半個世紀後,台灣社會將浮現一幅老者眾、少者寡的人口圖象:台灣婦女一輩子平均只生一個孩子,而每二個台灣人,就有一個超過65歲。少子化與人口老化衍生許多問題,財政惡化將是最直接的一個。台灣在17年前進入高齡化社會,11年前起生育率逐步下降,迄今已是全球最低,但政府仍無因應少子與人口老化的財政政策。當人口結構改變的壓力飆升,政府該操心的何止是人民老得太快或生得太少,更該設法拆解隨著少子與老化而來的國家支出擴張、收入下降這二枚財政未爆彈。
主計處最近公布98年度中央政府決算報告,預警未來30年政府須 面對的潛藏債務總額達13.3兆元,與人口老化緊密相關的勞保與軍公教退休金給付就達13.1兆元。換句話說,政府應付未付的潛藏債務中,98%屬於退休給付,相當於現有4.9兆元國債的2.67倍;與即將破表的國債相比,兩者同樣棘手。其中,攸關900萬名勞工的勞保老年給付,98年起已經進入實質虧損,現行隨收隨付的財務處理,讓每個新生兒一呱呱墜地,就得合力扛起上兆元債務。當付款的孩子愈來愈少、請領的老人愈來愈多,勞保基金預估18年後就會面臨破產,而那時還不到 人口老化的最高峰,下一代所背負的這一老化世代引爆的錢潮壓力,已無可想像。
台灣人口的老化速度來得很急,民國82年9月時,65歲以上老人占總人口比率已跨過聯合國對高齡化國家定義的7%門檻,之後每十年上升2個百分點,今年已達到11%。經建會推估,50年後,老年人口比重將達42%;也就是民國149年時,放眼望去,幾乎每二個台灣人之中,就有一個是老人。

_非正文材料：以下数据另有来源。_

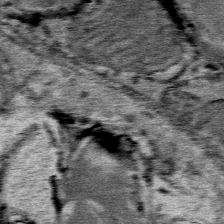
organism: Mouse
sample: Mouse Salivary gland
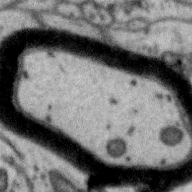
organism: Zebra finch
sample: Brain
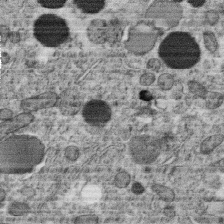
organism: C. elegans
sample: C. elegans oocyte; sperm cells
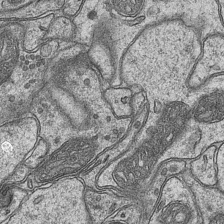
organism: Mouse
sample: CA1 Hippocampus
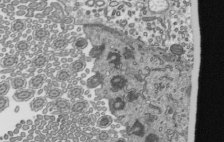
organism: Mouse
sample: Mouse epididymis efferent ductule cilia
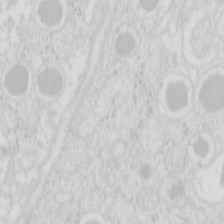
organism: Mouse
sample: Pancreas
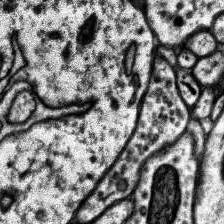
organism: Human
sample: Temporal Lobe
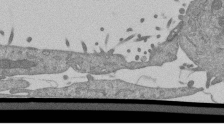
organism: Mouse
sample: ED-1 cell nuclei; centrioles
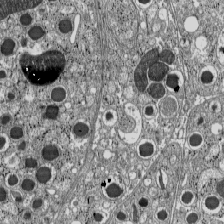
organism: C57BL Mouse
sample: Pancreatic islet
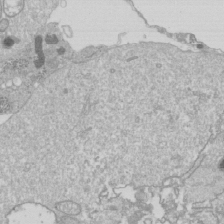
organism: Drosophila
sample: Cell division; meiosis; drosophila spermatocytes
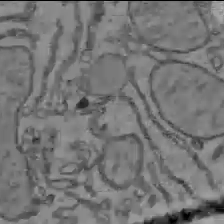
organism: C57BL Mouse
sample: Liver
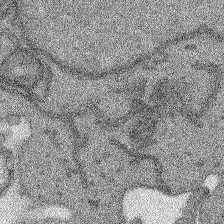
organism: Human
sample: HeLa cells
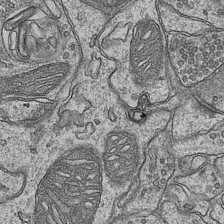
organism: Mouse
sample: CA1 Hippocampus
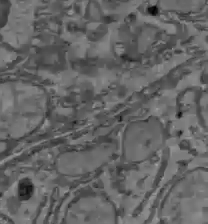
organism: C57BL Mouse
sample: Liver
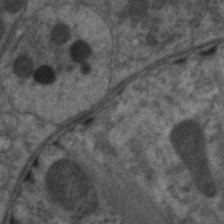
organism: C. elegans
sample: Pharynx
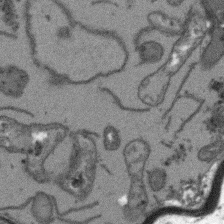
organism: Arabidopsis thaliana
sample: Root tip
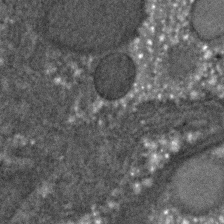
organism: C. elegans
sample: C. elegans embryo
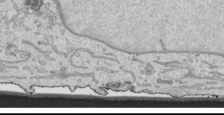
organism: Human
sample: Mitochondria in HCT116 cells
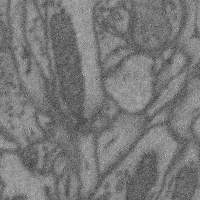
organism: Mouse
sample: Cerebral cortex
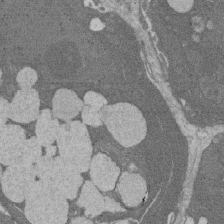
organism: Rat
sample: Salivary granule
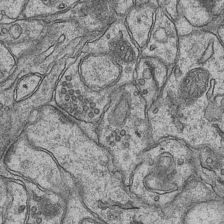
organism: Mouse
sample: CA1 Hippocampus
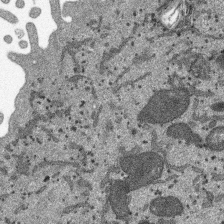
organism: Human
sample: Lung epithelial cells infected with SARS-CoV-2
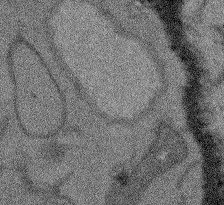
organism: Arabidopsis thaliana
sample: Root tip
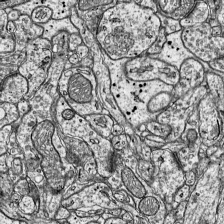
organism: Mouse
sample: Visual Cortex
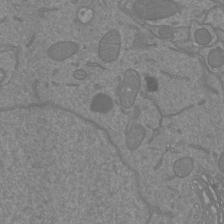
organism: Mouse
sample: Cortical neurons
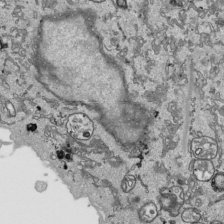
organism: Human
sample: Mitochondria in HCT116 cells
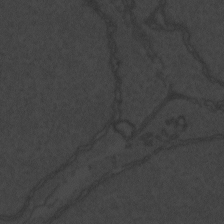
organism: Zebrafish
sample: Macrophage infected with Toxoplasma gondii
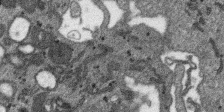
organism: Human
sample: Lung epithelial cells infected with SARS-CoV-2

人口愈來愈老的另一端,是新生兒人數愈來愈少。民國88年開始,台灣年粗生育率從千分之12一路滑落到去年的千分之8,育齡婦女總生育率僅有1.03個,遠低於世代交替所需的2.1個標準。經建會推估,少子化造成人口負成長時代提前十年到來。屆時,人口紅利不再,每一個工作人口所需扶養的依賴人口超過一個以上,以年輕世代為主的工作人口,將面臨愈來愈大的經濟與納稅壓力。
老化固然不可逆,但也不是一天形成,政府早該為高齡社會提出財政調整之道,不能以拖待變,直到老化逼使國庫跳票、付不出為數龐大的老人年金那天,才意識到問題的嚴重性。從社會安全而言,近年政府在鼓勵生育與老人照護方面已有作為,包括實施國民年金、提供育兒津貼等,藉由社會福利與保險機制,緩和老化與少子的問題壓力;但就建構高齡社會所需的財政環境而言,政府卻是毫無警覺,例如放任稅收流失、大量舉債 及輕忽勞健保財務虧損。

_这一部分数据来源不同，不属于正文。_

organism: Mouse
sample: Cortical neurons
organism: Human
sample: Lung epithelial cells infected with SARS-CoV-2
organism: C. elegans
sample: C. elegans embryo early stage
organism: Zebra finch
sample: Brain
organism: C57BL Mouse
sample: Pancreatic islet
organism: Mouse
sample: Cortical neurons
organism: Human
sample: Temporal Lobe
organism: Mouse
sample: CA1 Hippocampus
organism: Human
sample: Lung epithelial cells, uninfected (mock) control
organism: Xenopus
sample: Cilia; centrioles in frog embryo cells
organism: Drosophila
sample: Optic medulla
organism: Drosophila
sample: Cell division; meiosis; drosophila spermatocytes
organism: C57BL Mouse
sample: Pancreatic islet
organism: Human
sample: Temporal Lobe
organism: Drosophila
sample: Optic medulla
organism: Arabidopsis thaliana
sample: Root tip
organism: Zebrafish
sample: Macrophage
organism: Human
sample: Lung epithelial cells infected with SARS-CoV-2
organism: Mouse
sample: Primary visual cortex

日本與歐美比台灣更早意識到高齡社會下政府的財政責任,但因為租稅負擔率已高,多數國家沒有選擇加稅;改變年金給付門檻、延後退休年紀等,則成為歐美國家因應高齡社會財政需要的主流選項。與歐美不同的是,台灣的社會保險費率偏低、稅制面的長期缺失導致租稅負擔率僅有12%,合理增稅或加費仍有施行的空間,政府不應總是迴避;要求這一代付出合理的稅費,也是維護代際公平應有的表現。
追根究柢,少子的成因複雜,老化卻是自然現象;政府施政的責任 是老有所終、幼有所長,其不僅是基本醫療服務與設施、養育環境的投入,還要建構安全無虞的財政基石,不怕下一代被這一 代吃垮,人民才敢放心生養。半個世紀轉眼就到,政府有義務為下一代存夠老本,而非不負責任地要下一代收拾這一代的財政殘局。